- _Records to use_:
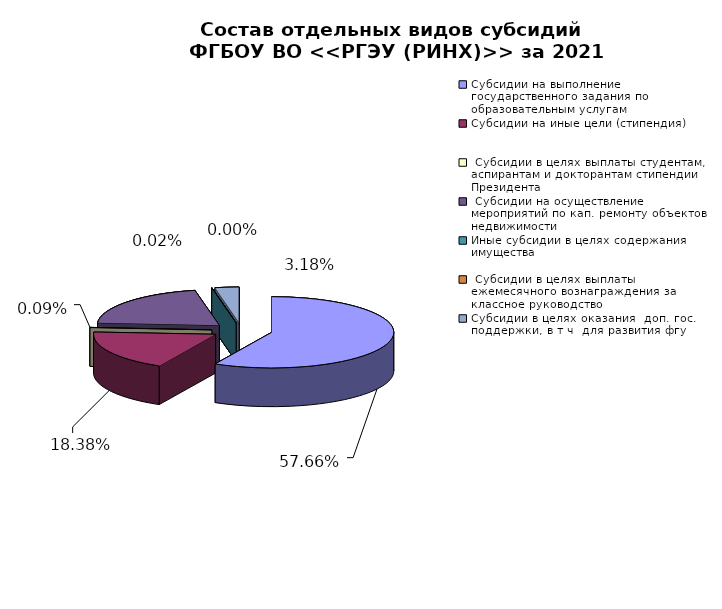
| Category | Series 0 |
|---|---|
| Субсидии на выполнение государственного задания по образовательным услугам | 0.577 |
| Субсидии на иные цели (стипендия) | 0.184 |
|  Субсидии в целях выплаты студентам, аспирантам и докторантам стипендии Президента | 0.001 |
|  Субсидии на осуществление мероприятий по кап. ремонту объектов недвижимости | 0.207 |
| Иные субсидии в целях содержания имущества | 0 |
|  Субсидии в целях выплаты ежемесячного вознаграждения за классное руководство | 0 |
| Субсидии в целях оказания  доп. гос. поддержки, в т ч  для развития фгу | 0.032 |

- _Exercise goal_:
Within the material above, copy exactly the lines from the line that holds "услугам | 0.577 |" up to and including the line that holds "недвижимости | 0.207 |".

- _Response_:
| Субсидии на выполнение государственного задания по образовательным услугам | 0.577 |
| Субсидии на иные цели (стипендия) | 0.184 |
|  Субсидии в целях выплаты студентам, аспирантам и докторантам стипендии Президента | 0.001 |
|  Субсидии на осуществление мероприятий по кап. ремонту объектов недвижимости | 0.207 |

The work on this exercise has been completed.